Information supplied below:
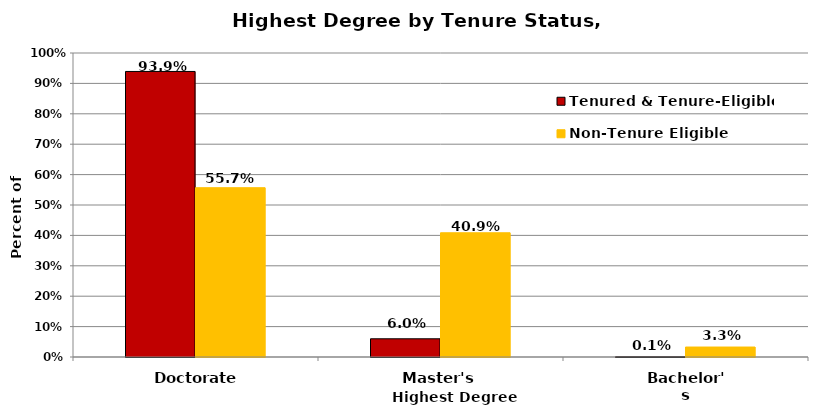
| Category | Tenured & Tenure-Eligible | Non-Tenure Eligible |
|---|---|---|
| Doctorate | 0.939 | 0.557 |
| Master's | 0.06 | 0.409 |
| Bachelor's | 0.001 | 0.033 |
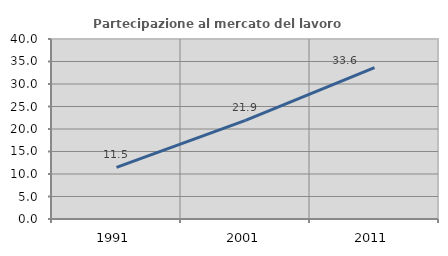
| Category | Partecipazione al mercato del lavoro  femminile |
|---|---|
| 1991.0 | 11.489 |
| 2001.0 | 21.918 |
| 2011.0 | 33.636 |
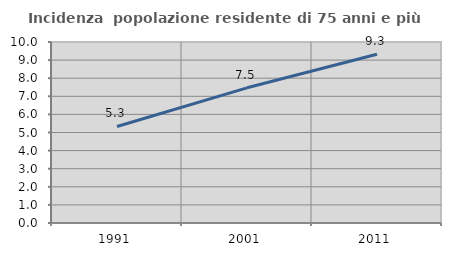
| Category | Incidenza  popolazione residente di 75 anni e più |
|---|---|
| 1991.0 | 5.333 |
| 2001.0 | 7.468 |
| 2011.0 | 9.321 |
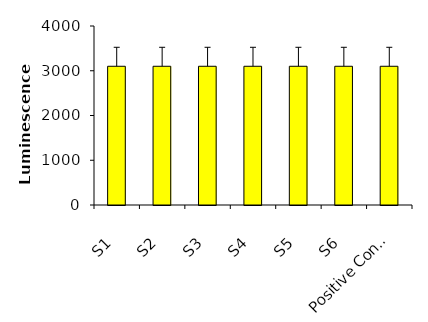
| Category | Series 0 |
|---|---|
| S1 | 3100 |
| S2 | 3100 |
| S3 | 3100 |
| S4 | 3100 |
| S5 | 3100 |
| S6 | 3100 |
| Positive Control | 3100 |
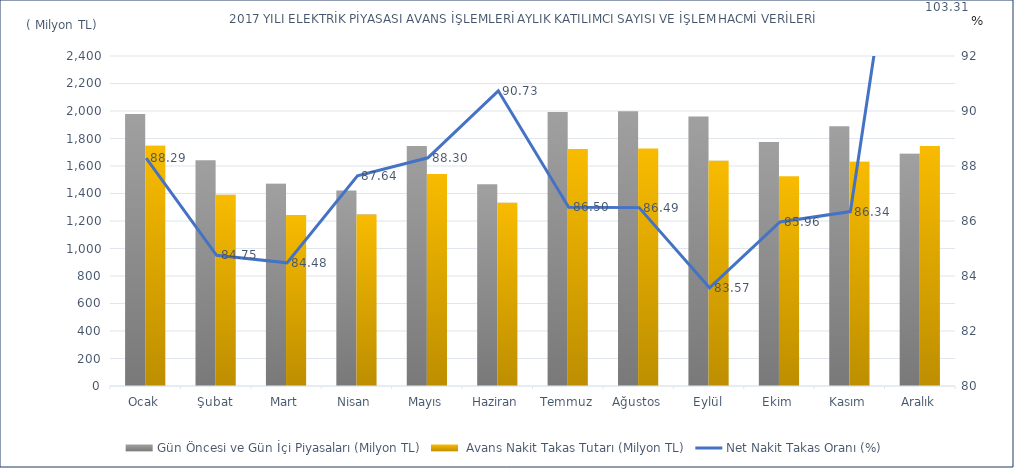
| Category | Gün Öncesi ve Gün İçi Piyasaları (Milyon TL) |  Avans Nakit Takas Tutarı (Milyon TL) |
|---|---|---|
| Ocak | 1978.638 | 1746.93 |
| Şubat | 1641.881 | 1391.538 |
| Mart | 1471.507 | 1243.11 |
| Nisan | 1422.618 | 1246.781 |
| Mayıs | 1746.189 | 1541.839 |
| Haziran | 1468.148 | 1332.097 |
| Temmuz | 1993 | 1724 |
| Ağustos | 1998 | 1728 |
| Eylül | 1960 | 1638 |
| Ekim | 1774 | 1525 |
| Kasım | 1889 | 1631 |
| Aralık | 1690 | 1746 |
End of Information supplied.
Working from the records above, reproduce exactly the lines from the one with "Category | Partecipazione" through the last line, without the pictures.

## Reply:
| Category | Partecipazione al mercato del lavoro  femminile |
|---|---|
| 1991.0 | 11.489 |
| 2001.0 | 21.918 |
| 2011.0 | 33.636 |
| Category | Incidenza  popolazione residente di 75 anni e più |
|---|---|
| 1991.0 | 5.333 |
| 2001.0 | 7.468 |
| 2011.0 | 9.321 |
| Category | Series 0 |
|---|---|
| S1 | 3100 |
| S2 | 3100 |
| S3 | 3100 |
| S4 | 3100 |
| S5 | 3100 |
| S6 | 3100 |
| Positive Control | 3100 |
| Category | Gün Öncesi ve Gün İçi Piyasaları (Milyon TL) |  Avans Nakit Takas Tutarı (Milyon TL) |
|---|---|---|
| Ocak | 1978.638 | 1746.93 |
| Şubat | 1641.881 | 1391.538 |
| Mart | 1471.507 | 1243.11 |
| Nisan | 1422.618 | 1246.781 |
| Mayıs | 1746.189 | 1541.839 |
| Haziran | 1468.148 | 1332.097 |
| Temmuz | 1993 | 1724 |
| Ağustos | 1998 | 1728 |
| Eylül | 1960 | 1638 |
| Ekim | 1774 | 1525 |
| Kasım | 1889 | 1631 |
| Aralık | 1690 | 1746 |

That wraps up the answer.